▸ **Exercise prompt**
Copy every line of the data below exactly as given, except for the pictures.

■ ■ ■ ■ ■ ■ ■

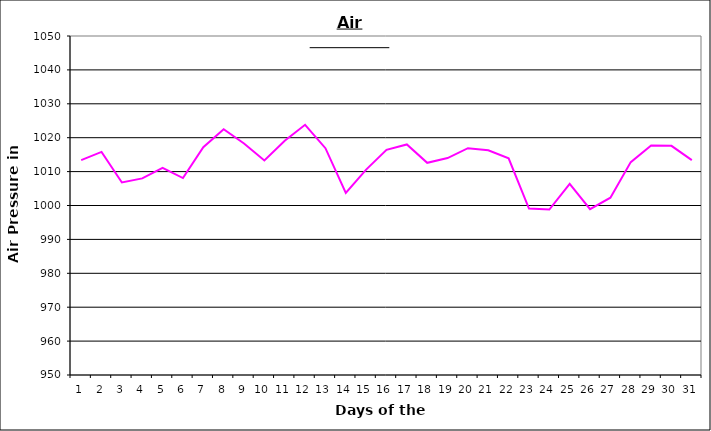
| Category | Series 0 |
|---|---|
| 0 | 1013.4 |
| 1 | 1015.8 |
| 2 | 1006.8 |
| 3 | 1008 |
| 4 | 1011.1 |
| 5 | 1008.1 |
| 6 | 1017.2 |
| 7 | 1022.5 |
| 8 | 1018.3 |
| 9 | 1013.3 |
| 10 | 1019.1 |
| 11 | 1023.8 |
| 12 | 1016.9 |
| 13 | 1003.7 |
| 14 | 1010.6 |
| 15 | 1016.4 |
| 16 | 1018 |
| 17 | 1012.6 |
| 18 | 1014 |
| 19 | 1016.9 |
| 20 | 1016.3 |
| 21 | 1013.9 |
| 22 | 999.1 |
| 23 | 998.8 |
| 24 | 1006.4 |
| 25 | 998.9 |
| 26 | 1002.3 |
| 27 | 1012.8 |
| 28 | 1017.7 |
| 29 | 1017.6 |
| 30 | 1013.4 |

■ ■ ■ ■ ■ ■ ■

▸ **Result of the exercise**
| Category | Series 0 |
|---|---|
| 0 | 1013.4 |
| 1 | 1015.8 |
| 2 | 1006.8 |
| 3 | 1008 |
| 4 | 1011.1 |
| 5 | 1008.1 |
| 6 | 1017.2 |
| 7 | 1022.5 |
| 8 | 1018.3 |
| 9 | 1013.3 |
| 10 | 1019.1 |
| 11 | 1023.8 |
| 12 | 1016.9 |
| 13 | 1003.7 |
| 14 | 1010.6 |
| 15 | 1016.4 |
| 16 | 1018 |
| 17 | 1012.6 |
| 18 | 1014 |
| 19 | 1016.9 |
| 20 | 1016.3 |
| 21 | 1013.9 |
| 22 | 999.1 |
| 23 | 998.8 |
| 24 | 1006.4 |
| 25 | 998.9 |
| 26 | 1002.3 |
| 27 | 1012.8 |
| 28 | 1017.7 |
| 29 | 1017.6 |
| 30 | 1013.4 |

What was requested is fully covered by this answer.